What I have not actually done is the obvious one: explain what my-pi is, why I made it, and why I have suddenly spent a slightly silly amount of time using it.

The short version: my-pi is my own opinionated AI coding agent harness, built on top of pi-coding-agent. It started as “I wonder if I can make Pi feel a bit more like how I want to work” and has very quickly become “oh, this is just my working environment now”.

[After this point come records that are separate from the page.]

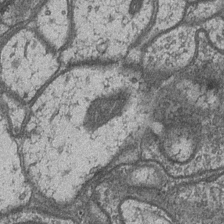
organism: Drosophila
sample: Optic medulla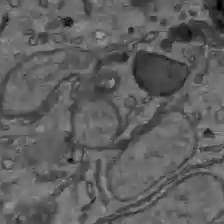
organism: C57BL Mouse
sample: Liver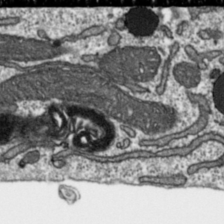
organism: Toxoplasma gondii
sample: Parasites in a vacuole inside a host cell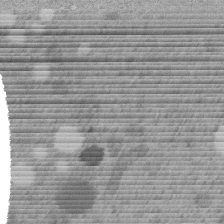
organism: C. elegans
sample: C. elegans embryo early stage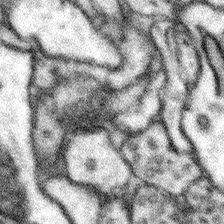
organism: Mouse
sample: Somatosensory cortex neuropil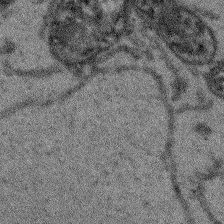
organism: Arabidopsis thaliana
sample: Root tip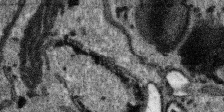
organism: Human
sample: Lung epithelial cells infected with SARS-CoV-2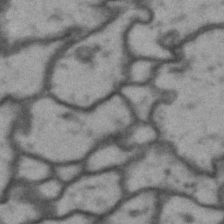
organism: Drosophila
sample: Brain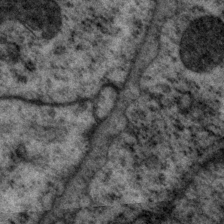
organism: P. pacificus
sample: Pharynx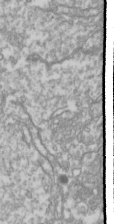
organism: Drosophila
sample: Cell division; meiosis; drosophila spermatocytes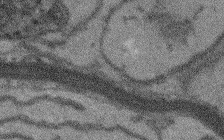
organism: Arabidopsis thaliana
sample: Root tip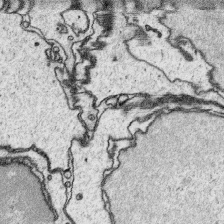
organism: Platynereis dumerilii
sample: Parapodia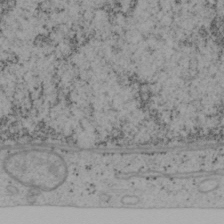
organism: Human
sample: HeLa cells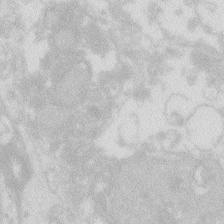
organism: Zebrafish
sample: Macrophage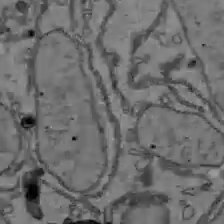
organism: C57BL Mouse
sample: Liver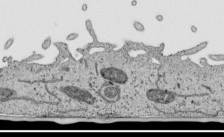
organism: Human
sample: Mitochondria in HCT116 cells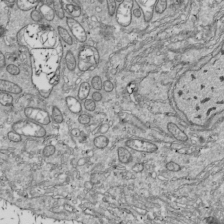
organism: Drosophila
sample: Cell division; meiosis; drosophila spermatocytes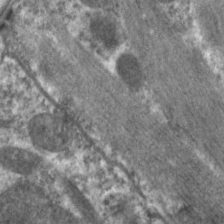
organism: C. elegans
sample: Pharynx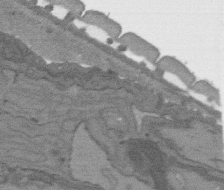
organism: C. elegans
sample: AFD neurons C. elegans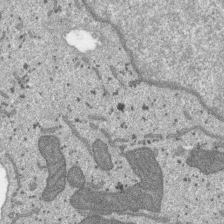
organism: Human
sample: Lung epithelial cells infected with SARS-CoV-2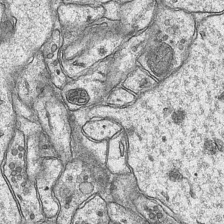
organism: Mouse
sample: CA1 Hippocampus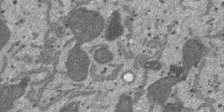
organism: Human
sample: Lung epithelial cells infected with SARS-CoV-2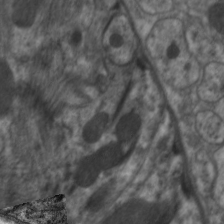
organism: C. elegans
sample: Pharynx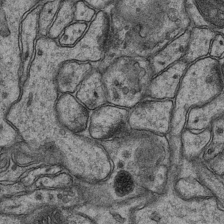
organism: Mouse
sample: CA1 Hippocampus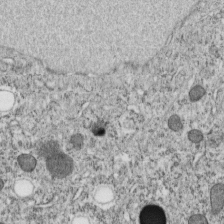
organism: C. elegans
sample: C. elegans embryo early stage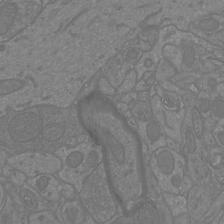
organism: Mouse
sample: Cortical neurons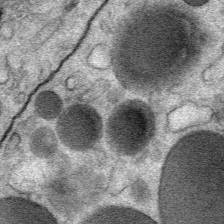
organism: Mouse
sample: Mouse Salivary gland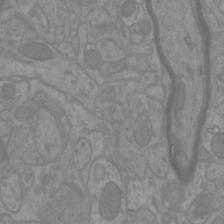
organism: Mouse
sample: Cortical neurons

That has been a bit of a surprise.

Claude Code became the default

For a while, the industry more or less settled on Claude Code as the terminal coding agent. Not because everyone had performed some grand scientific comparison, but because it was good enough, early enough, and useful enough that it became the thing people reached for.

I absolutely did too.

I have used Claude Code for basically everything: client work, side projects, blog posts, plugin work, MCP tools, skill experiments, redaction tooling, evals, the lot. I have written plenty about it, including the honest version of working with Claude Code, which is still pretty much where my head is at: brilliant, useful, frustrating, sometimes dog shite, somehow still productive.

The problem is that over time the surrounding product started to feel less aligned with how I wanted to work. Some of that is model behaviour, some of it is harness behaviour, and some of it is just the vibe of using a tool where the defaults are not yours and you cannot really change the bits that annoy you.

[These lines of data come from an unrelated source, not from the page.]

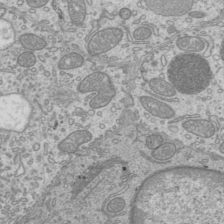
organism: Mouse
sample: Cilia; mouse epididymis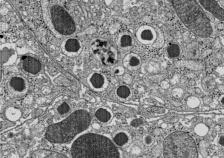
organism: C57BL Mouse
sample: Pancreatic islet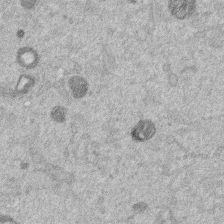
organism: Mouse
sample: Dividing mouse embryo 1 cell stage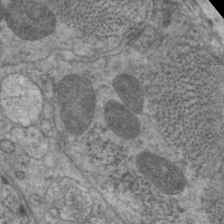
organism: C. elegans
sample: Pharynx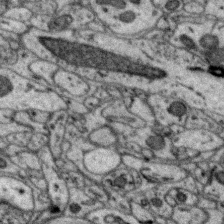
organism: Zebra finch
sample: Brain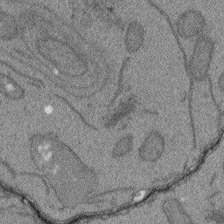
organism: Arabidopsis thaliana
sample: Root tip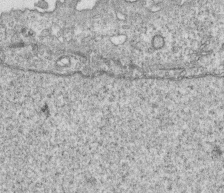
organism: Human
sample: HeLa cell HIV synapse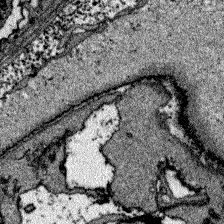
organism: Zebrafish
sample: Larval olfactory bulb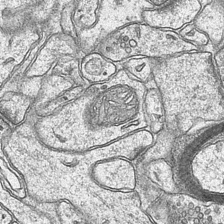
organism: Mouse
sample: CA1 Hippocampus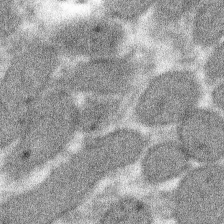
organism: Xenopus
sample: Cilia; centrioles in frog embryo cells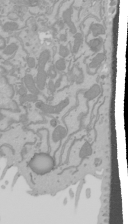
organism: Mouse
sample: Cancer cell death in ED-1 cells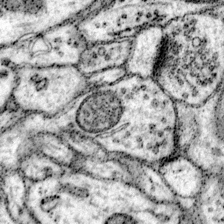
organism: Mouse
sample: Primary visual cortex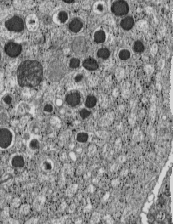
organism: C57BL Mouse
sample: Pancreatic islet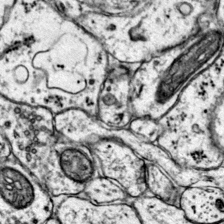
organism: Mouse
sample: Primary visual cortex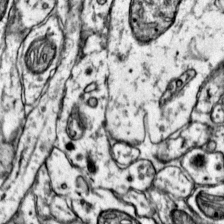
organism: Mouse
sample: Primary visual cortex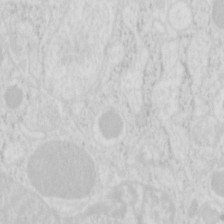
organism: Mouse
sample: Pancreas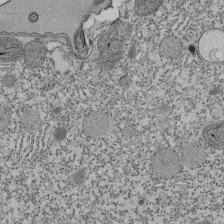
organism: Tetrahymena
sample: Cilia in tetrahymena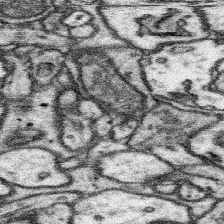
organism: Mouse
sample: Somatosensory cortex neuropil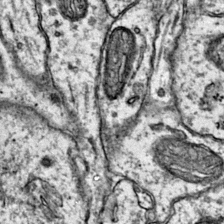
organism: Mouse
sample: Primary visual cortex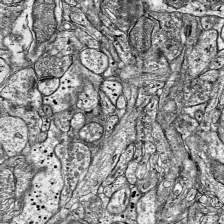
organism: Mouse
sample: Visual Cortex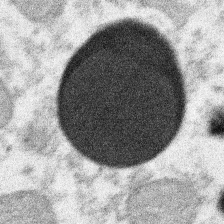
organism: Xenopus
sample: Cilia; centrioles in frog embryo cells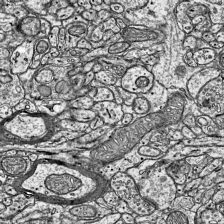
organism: Mouse
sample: Visual Cortex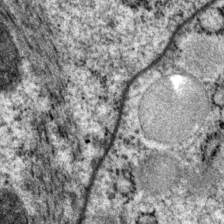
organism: P. pacificus
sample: Pharynx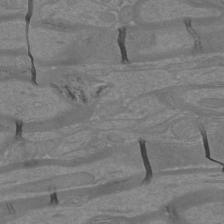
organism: Mouse
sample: Cortical neurons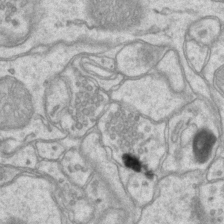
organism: Mouse
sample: CA1 Hippocampus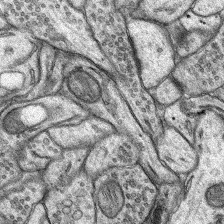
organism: Rat
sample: Hippocampus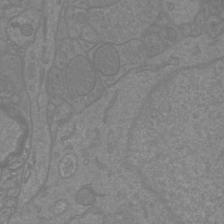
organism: Mouse
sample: Cortical neurons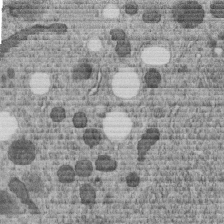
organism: C. elegans
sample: C. elegans embryo early stage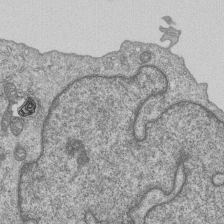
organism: Human
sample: MDA-MB-231 cells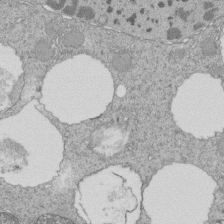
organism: Tetrahymena
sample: Cilia in tetrahymena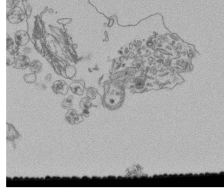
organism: Human
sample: Retinal organoid Rod and Cone cells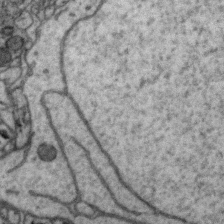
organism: Zebra finch
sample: Brain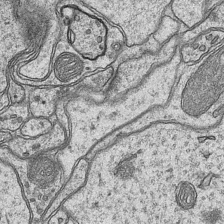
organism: Mouse
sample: CA1 Hippocampus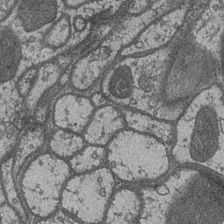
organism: Drosophila
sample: Optic medulla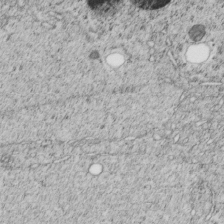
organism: C. elegans
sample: C. elegans embryo early stage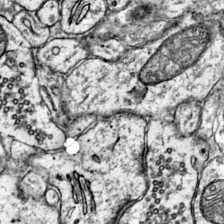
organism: Mouse
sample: Primary visual cortex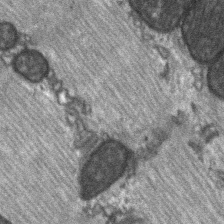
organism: C57BL Mouse
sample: Soleus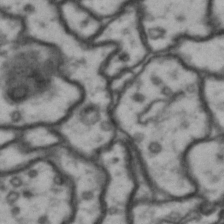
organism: Drosophila
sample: Brain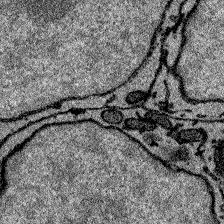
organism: Zebrafish
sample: Larval olfactory bulb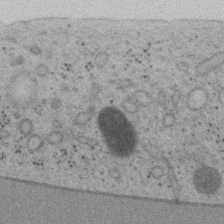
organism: Human
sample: HeLa cells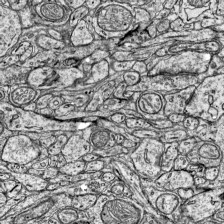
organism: Mouse
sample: Visual Cortex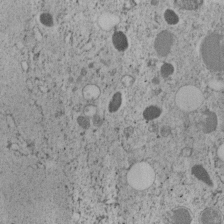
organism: C. elegans
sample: C. elegans embryo early stage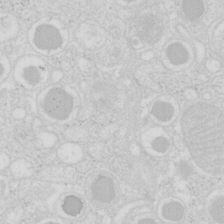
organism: Mouse
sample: Pancreas

That is where Pi got interesting.

Pi gave me the primitives

Pi is not “Claude Code but with a different coat of paint”. It is a coding-agent harness with the important primitives exposed: tools, sessions, extensions, themes, providers, prompts, MCP, and enough of a surface area that you can actually shape the thing.

That distinction matters.

A model by itself is just the CPU. The harness is the operating system: tools, memory, files, permissions, prompts, feedback loops, guardrails, logs, and taste. Change the harness and the same broad category of work can feel completely different.

Pi gave me a base system I could build on rather than a product I had to work around.

So I made my-pi.

What my-pi actually is

my-pi is not me saying “I have replaced Pi”. It is me taking Pi and turning it into the coding agent harness I personally want to use.

It keeps the core Pi runtime and layers on my own defaults and extensions:

MCP support for external tools and data
LSP tools for diagnostics, hover, definitions, references, and symbols
skills imported from my existing agent setup
prompt presets for switching working style
pirecall reminders and background sync for session continuity
nopeek reminders for secret-safe environment loading
output redaction before tool results reach the model
local SQLite telemetry for runs, turns, tools, provider requests, and evals
destructive action confirmation for risky operations
Omnisearch and SQLite-tool reminders so the agent reaches for the right tool instead of guessing
headless JSON mode so other scripts and agents can use it

Some of those are built into my-pi. Some have now been split into installable Pi packages, like @spences10/pi-lsp, @spences10/pi-telemetry, @spences10/pi-redact, @spences10/pi-mcp, @spences10/pi-recall, and the newer reminder packages for Omnisearch and SQLite tools.

That split was one of the little epiphanies from using it in anger: my-pi is the full opinionated harness, but useful pieces of the harness can be packages other Pi users install into their own setup. You do not install my-pi into Pi. That makes no sense. my-pi is my Pi. The reusable bits are the extensions.

Why it feels different

The thing I keep coming back to is that the friction is fixable.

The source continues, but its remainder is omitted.